19. There cannot be any compartmentalisation, dissection, segregation and inversions of the language of various paragraphs in the plaint. If such a course is adopted it would run counter to the cardinal canon of interpretation according to which a pleading has to be read as a whole to ascertain its true import. It is not permissible to cull out a sentence or a passage and to read it out of the context in isolation. Although it is the substance and not merely the form that has to be looked into, the pleading has to be construed as it stands without addition or subtraction of words or change of its apparent grammatical sense. The intention of the party concerned is to be gathered primarily from the tenor and terms of his pleadings taken as a whole. At the same time it should be borne in mind that no pedantic approach should be adopted to defeat justice on hair-splitting technicalities.
20. Keeping in view the aforesaid principles the reliefs sought for in the suit as quoted supra have to be considered. The real object of Order 7 Rule 11 of the Code is to keep out of courts irresponsible law suits. Therefore, Order 10 of the Code is a tool in the hands of the courts by resorting to which and by searching examination of the party in case the court is prima facie of the view that the suit is an abuse of the process of the court in the sense that it is a bogus and irresponsible litigation, the jurisdiction under Order 7 Rule 11 of the Code can be exercised."
37. It is further settled law that limitation is a mix question of law and fact. The material on record does demonstrate the fact that the Advance Bank Guarantee were constantly renewed till 14.08.2016 which demonstrates that the parties decided to go ahead with the Contract, even though the Plaintiff had terminated the contract with the Government of Bihar 21.10.2013. Despite the contract being terminated, the Defendant kept the Advance Bank Guarantee alive, which is a fact that the negotiations were on.
38. The documents filed along with the Plaint also indicate that there were certain negotiations going on for installation of plant and the machinery at another site of the Plaintiff, which is demonstrated by the Letters dated 27.06.2018 and 18.10.2018, which is even after the Advance Bank Guarantee had stopped being renewed. This, in the opinion of this Court, does indicate that the parties were under negotiations at least till 18.10.2018 regarding the alternate places where the plants and machinery could be installed. The effect of these documents, as to whether it was only the one-sided correspondences or not will be all matters of proof in trial and cannot to be decided at the stage of Order VII Rule 11.
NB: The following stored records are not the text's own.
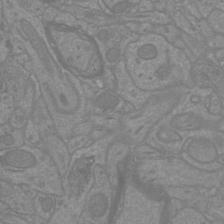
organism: Mouse
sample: Cortical neurons
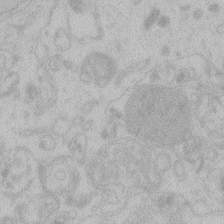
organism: Zebrafish
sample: Macrophage infected with Toxoplasma gondii
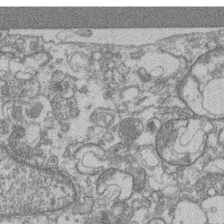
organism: Mouse
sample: T cell stromal cell synapse
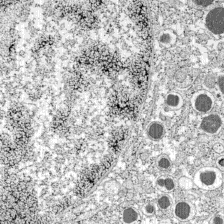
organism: C57BL Mouse
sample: Pancreatic islet
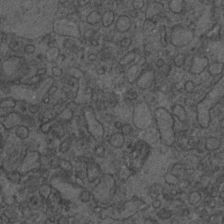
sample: Trachea
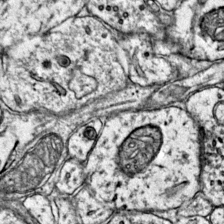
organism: Mouse
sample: Primary visual cortex
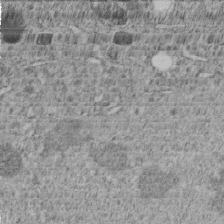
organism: C. elegans
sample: C. elegans embryo early stage
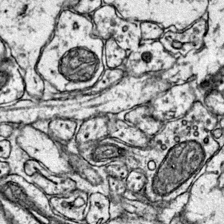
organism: Mouse
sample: Primary visual cortex
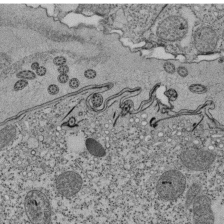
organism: Tetrahymena
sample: Cilia in tetrahymena
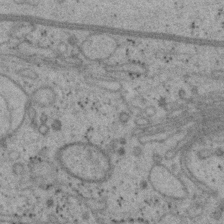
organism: Human
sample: HeLa cells
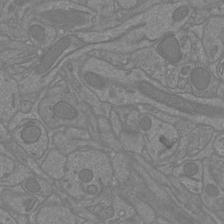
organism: Mouse
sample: Cortical neurons
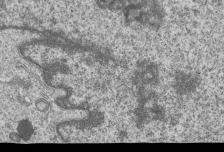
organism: Human
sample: MDA-MB-231 cells
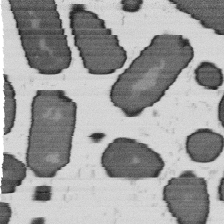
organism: B. subtilis
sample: Bacterial spore
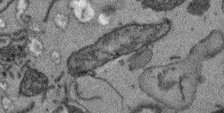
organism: Arabidopsis thaliana
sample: Root tip
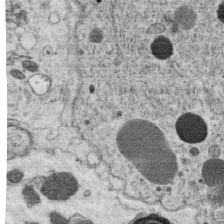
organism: C. elegans
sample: C. elegans oocyte; sperm cells
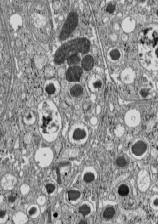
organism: C57BL Mouse
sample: Pancreatic islet
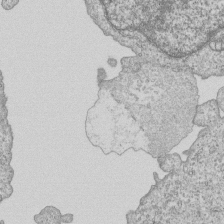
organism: Human
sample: MDA-MB-231 cells
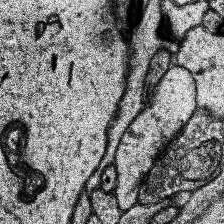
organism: Human
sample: Temporal Lobe
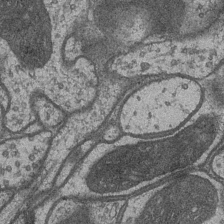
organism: Drosophila
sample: Optic medulla
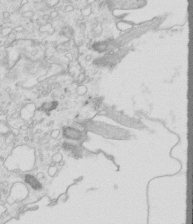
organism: Mouse
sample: Multiciliated cells
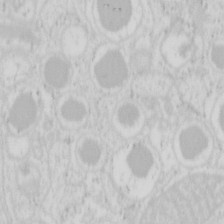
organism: Mouse
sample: Pancreas
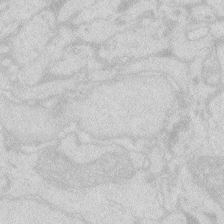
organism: Zebrafish
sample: Macrophage
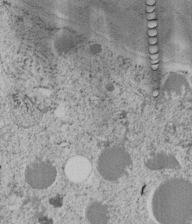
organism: C. elegans
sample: C. elegans embryo early stage
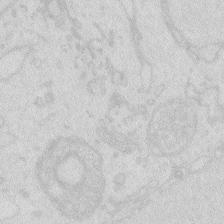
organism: Zebrafish
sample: Macrophage
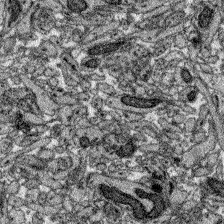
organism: Zebrafish
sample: Larval olfactory bulb
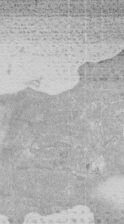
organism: Human
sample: Centriole in RPE cells
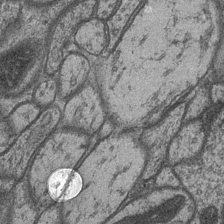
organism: Drosophila
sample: Optic medulla
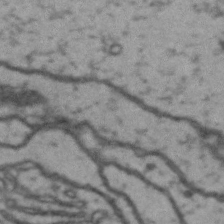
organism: Drosophila
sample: Brain
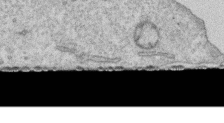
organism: Human
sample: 1205lu cells
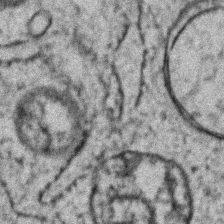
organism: Zebrafish
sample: Zebrafish embryo
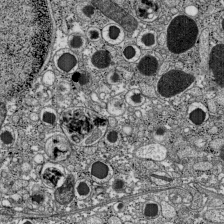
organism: C57BL Mouse
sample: Pancreatic islet
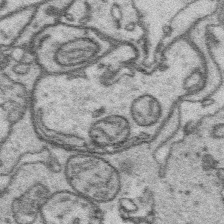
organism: Platynereis dumerilii
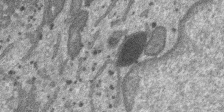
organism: Human
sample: Lung epithelial cells infected with SARS-CoV-2
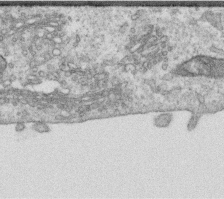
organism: Human
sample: Centriole in RPE cells
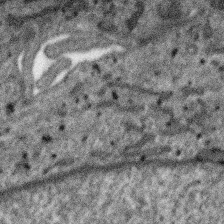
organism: Human
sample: Lung epithelial cells infected with SARS-CoV-2
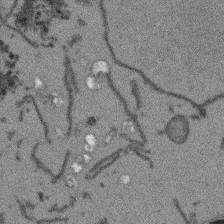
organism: Arabidopsis thaliana
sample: Root tip

39. As per the Plaint, the Contract was terminated by the Plaintiff against the Defendant only on 18.10.2018 and therefore, applying the law laid down in the Geo Miller (supra), limitation can be calculated only from the date when the contract was terminated. The effect of the said Letter dated 18.10.2018 as well as the issue as to whether the time for filing the instant Suit had already started running in the year 2014 or not, will all be decided in trial and not at this juncture.
40. Therefore, this Court is not inclined to accept the submissions advanced on behalf of the Defendant at this juncture.
41. However, it is made clear that all these issues will be dealt with at the stage of trial and that all the observations made in this Order are only limited to issue as to whether the Plaint should be rejected or not at this stage under Order VII Rule 11 of the CPC and are not a final conclusion on the issue of limitation, which would be decided in trial after considering all the material on record at the relevant time.
42. The present Application, accordingly, stands rejected.
CS(COMM) 717/2019
43. List on 11.05.2026 before the Joint Registrar.
44. List before the Court on 29.07.2026.